In total, 26 participants [males: n = 11 (42.3%); females: n = 15 (57.7%)] engaged in this study. Participants were grouped by self‐identified race/ethnicity to facilitate open discussion; these included two African American/Black groups [n = 11 (42.3%)], one Hispanic/Latino group [n = 5 (19.2%)], one Asian American group [n = 4 (15.4%)] and one white group [n = 6 (23.1%)] (see Table 1). Nine participants had previous experience participating in clinical research.
Table 1.
Demographics (total participants, N = 26) | |
---|---|
Gender (n) | |
Male | 11 |
Female | 15 |
Ethnicity (n) | |
African American/Black | 11 |
Hispanic/Latino | 5 |
Asian American | 4 |
white | 6 |
Participants in different age groups (n) | |
18–34 years | 6 |
35–44 years | 6 |
44–54 years | 4 |
55 years and older | 10 |
Education level (%) | |
Less than high school | 2.8 |
High school | 2.8 |
Some college | 4.15 |
Trade school | 1.4 |
Associate's degree | 1.4 |
Bachelor's degree | 23 |
Post‐graduate | 38 |
Disease areas (n) | |
Peripheral arterial disease | 3 |
Venous thromboembolism | 5 |
Cardiovascular disease | 1 |
Inflammatory bowel disease | 6 |
Ankylosing spondylitis | 1 |
Psoriatic arthritis | 2 |
Prostate cancer | 2 |
Multiple sclerosis | 3 |
Pulmonary arterial hypertension | 3 |
Participants were informed that no treatments would be provided, and they could withdraw at any time. Additionally, a consent and release form was signed by the participants that communicated confidentiality and Health Insurance Portability and Accountability Act (HIPAA)‐compliant practices. All data were deidentified; thus, no ethics board review was required. The purpose of this study was to collect personal perspectives and qualitative insights from the participants. The study was also conducted in accordance with the Helsinki Declaration of 1964 and its later amendments. All sessions were conducted virtually, and participants joined from their homes.

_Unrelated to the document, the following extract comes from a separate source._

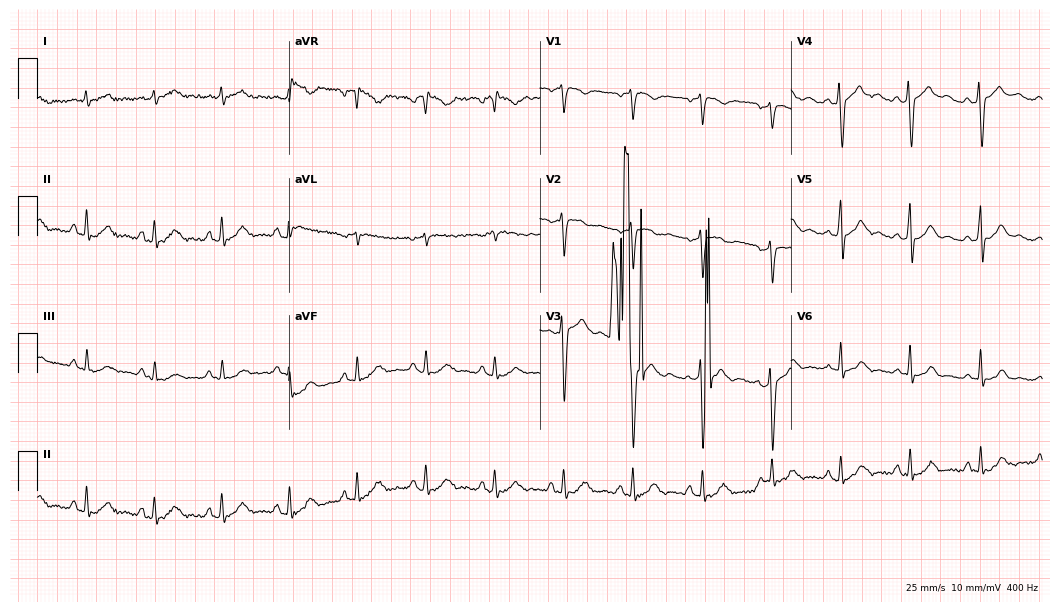
ECG (10.2-second recording at 400 Hz) — a male, 44 years old. Labelled as a normal ECG.

For each focus group, participants were first introduced to the types of clinical research to provide the foundation for discussion and the basic role of the participant (Figure 1). Participants were then asked to share their experiences and opinions regarding participation in research studies, factors that they considered as motivators or barriers to study participation, and sources of information with a focus on understanding the factors enhancing trustworthiness.
2.3. Data management and analysis
All discussions lasted 2 h each and were audio‐recorded and transcribed. Following the sessions, recordings for transcription were submitted through a transcription firm experienced in transcribing medical market research. 46 The research team utilized conceptualization and conversational (narrative) analysis to identify concepts in the data from this study. A senior research specialist with experience in narrative analysis and drawing insights from interactions with diverse populations directly observed the data (during data collection, and subsequently, through transcript analysis) and identified concepts, with support from a research associate. Using an iterative process, analytic insights were tested against new observations; concepts were refined as those continued to emerge from the data. This process continued until all the data were analysed and the frequency of each concept had been examined to understand its importance. The resultant concepts were then reviewed by additional senior researchers who attended the focus groups. The scope of this project did not include formal thematic coding of the qualitative data.
3. RESULTS
3.1. Motivators to study participation
Motivators to study participation cited during the discussions included access to novel treatments for participants who were ‘out of options’ for their diseases, altruism, better or free medical coverage, compensation, curiosity to learn more about their disease and improved medical attention. A few felt a responsibility to represent an under‐represented group, be it their gender identity (female), sexual orientation (LGBTQ+), race (African American/Black) or even geographic location (rural). In particular, African American/Black participants suggested that medications are not typically designed with them in mind, so involvement in research studies was perceived as a positive change to this pattern of underrepresentation. Each group identified better or free coverage as an advantage, especially among those who struggled to afford expensive care/treatment. A few participants expressed willingness to enroll in research studies simply on the strength of their healthcare professional's (HCP's) recommendation (see Box 1 for selected quotes stating motivators from participants). Many participants indicated that they would trust their ‘gut instinct’, or seek out a personal referral from a trusted source of information. African American/Black respondents were more likely to trust and seek care from other providers of their same race/ethnicity (see Box 2 for selected quotes reflecting the perceived impact of race and ethnicity on access to care).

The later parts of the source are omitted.